WORK ORDER: An exact copy is required of every line from the one with "Trăng mật lãng mạn ở đảo Hòn Tằm" through the end of the data below, and the pictures must stay out of it.

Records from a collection
▬▬▬▬▬▬▬▬▬▬
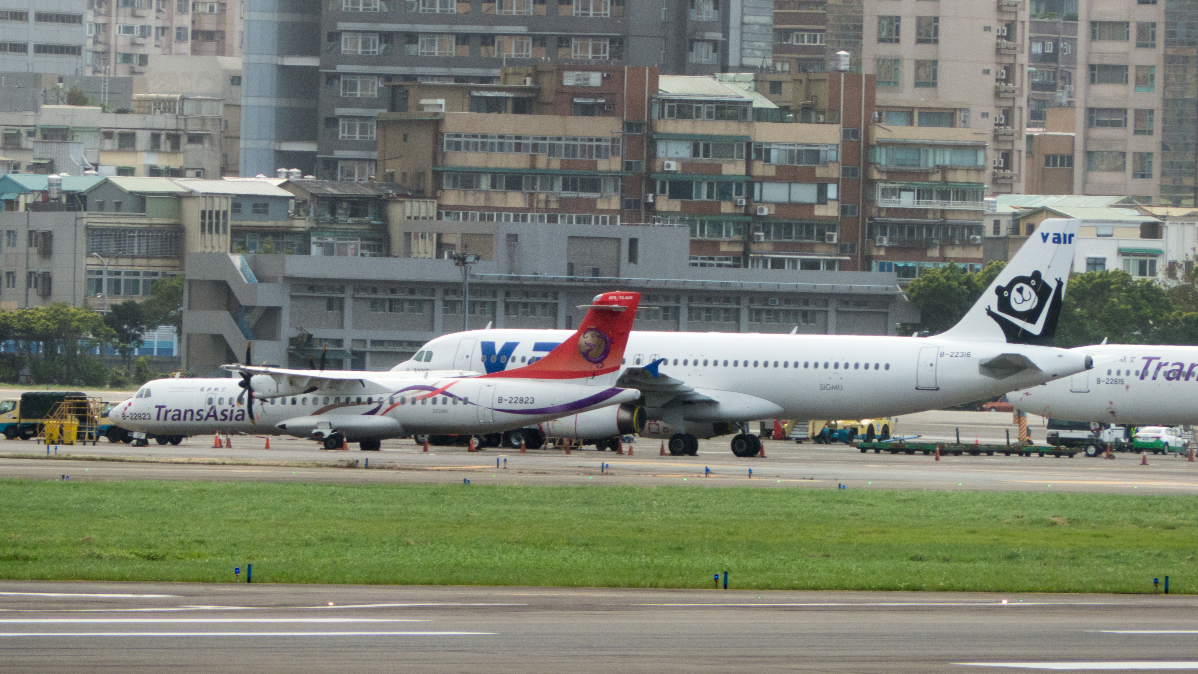 復興航空解散後，停放臺北松山機場的ATR 72-212A B-22823（左）、原威航空中巴士A320-232 B-22316（右，威航2016年10月1日停止營運後回歸復航）。
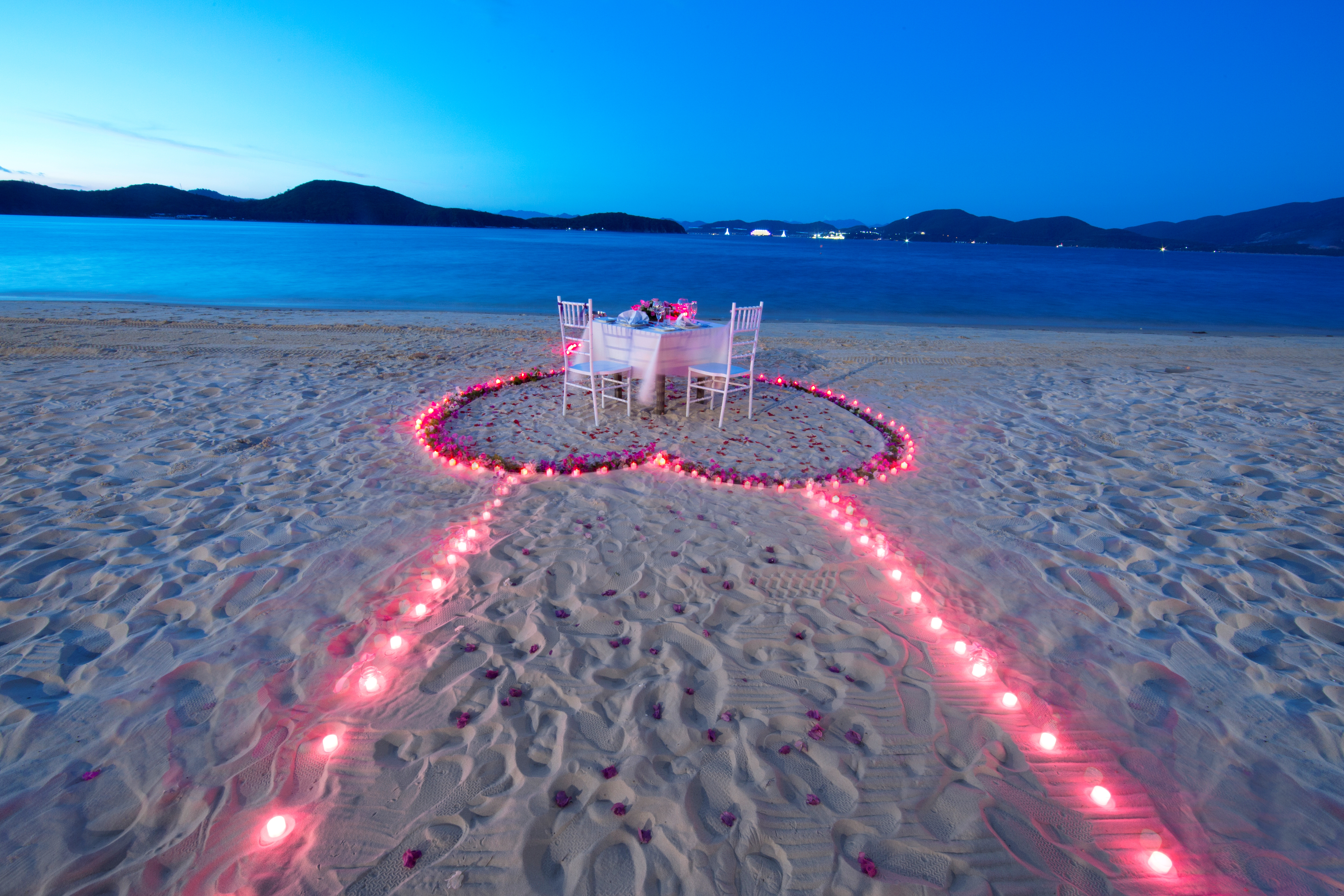 Trăng mật lãng mạn ở đảo Hòn Tằm
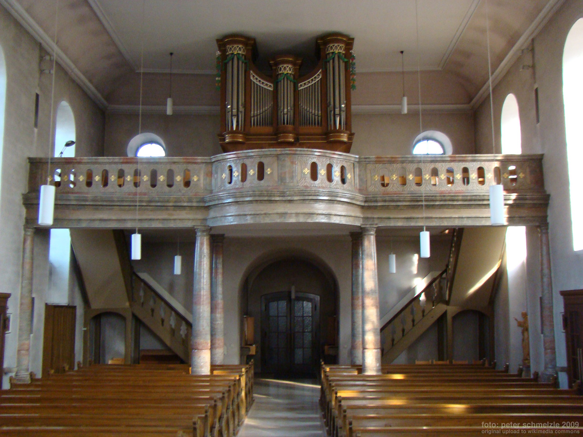 Valentinskirche in Rohrbach am Gießhübel
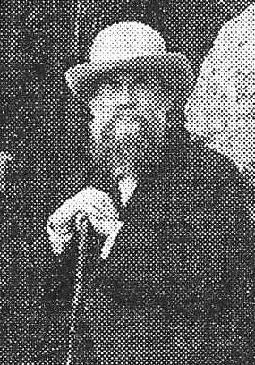 Русский философ Лев Михайлович Лопатин в последние годы жизни
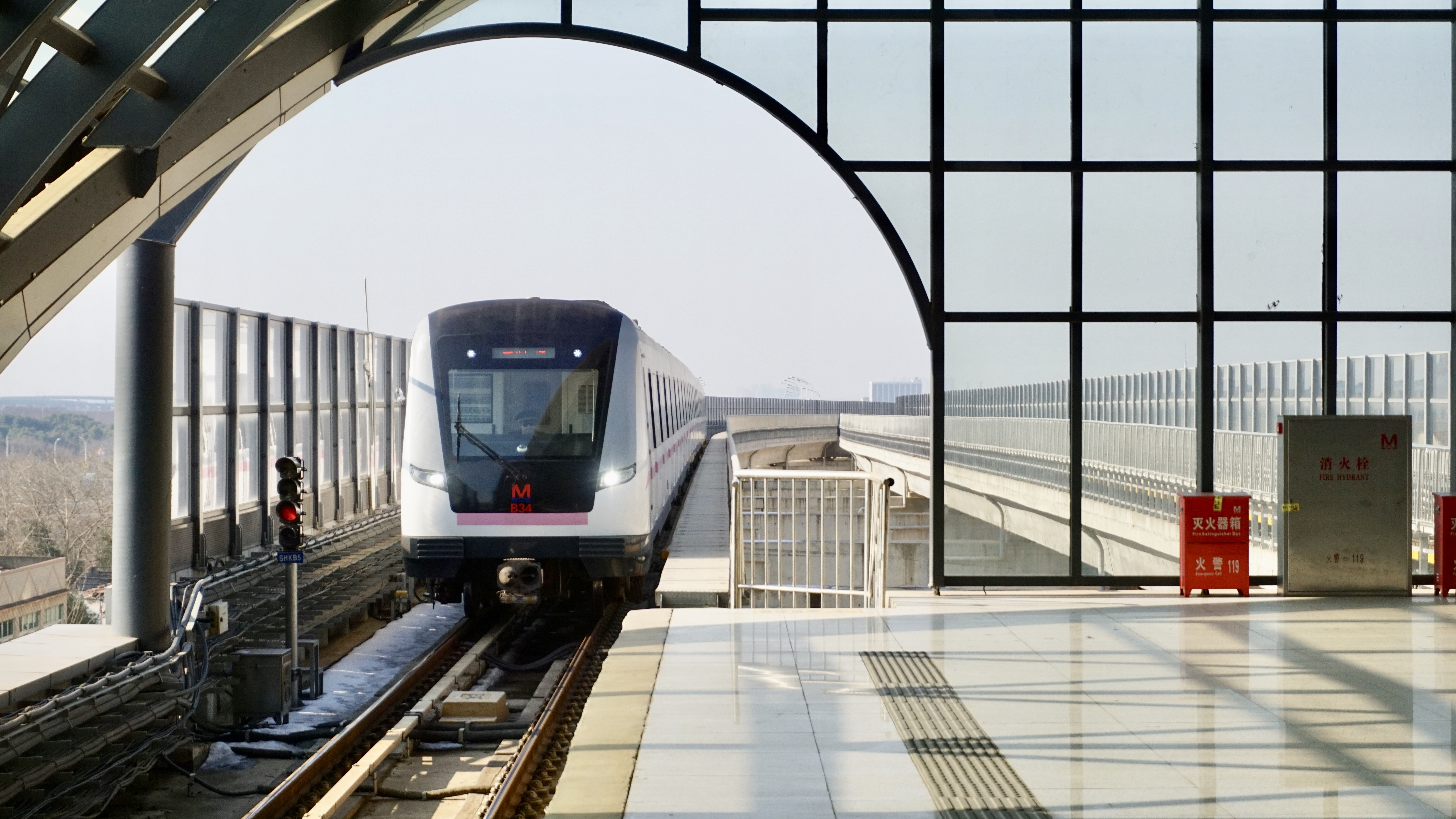 武汉轨道交通2号线列车
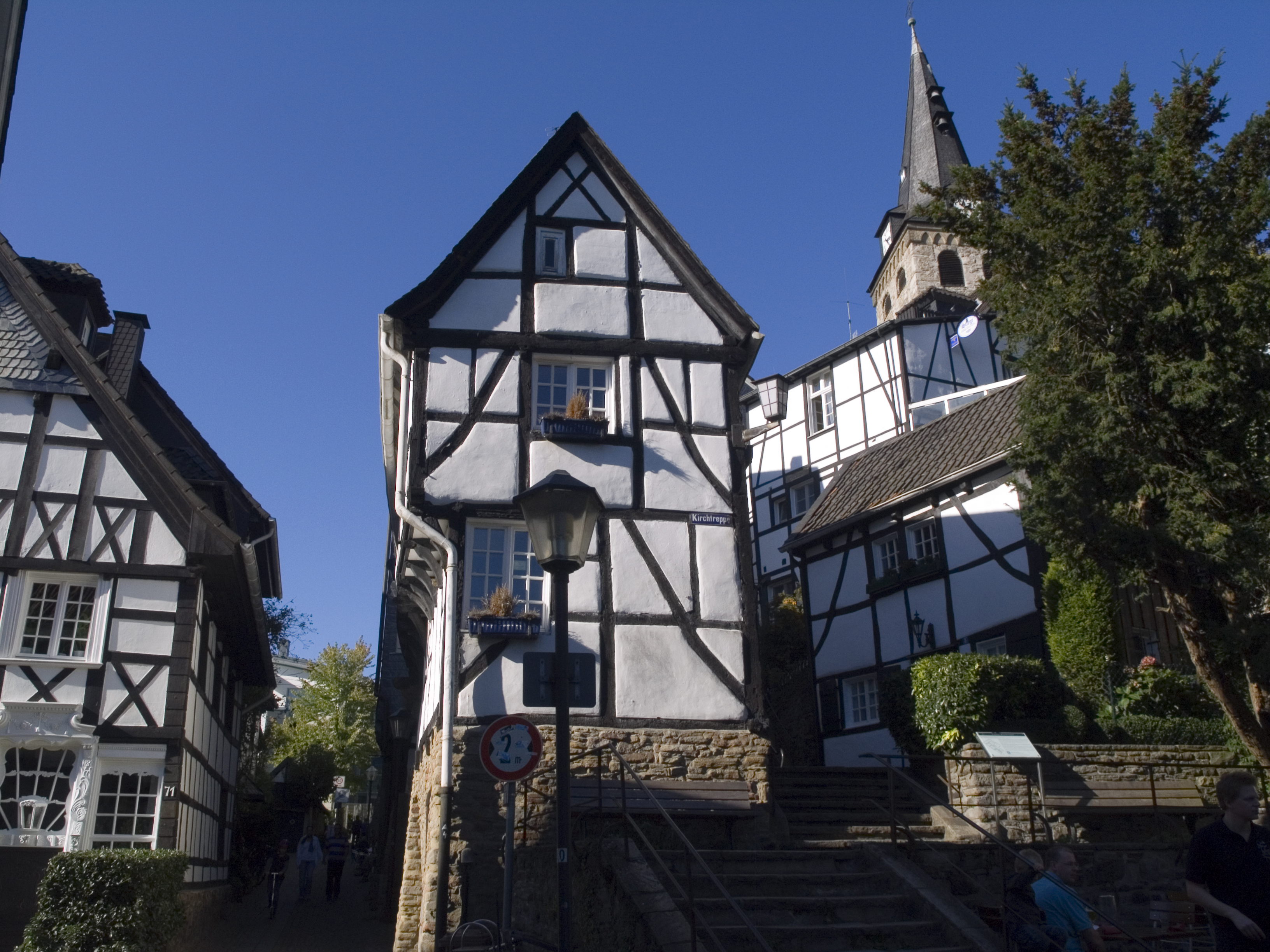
▬▬▬▬▬▬▬▬▬▬
RESPONSE TO THIS EXERCISE:
 Trăng mật lãng mạn ở đảo Hòn Tằm
 Valentinskirche in Rohrbach am Gießhübel
 Русский философ Лев Михайлович Лопатин в последние годы жизни
 武汉轨道交通2号线列车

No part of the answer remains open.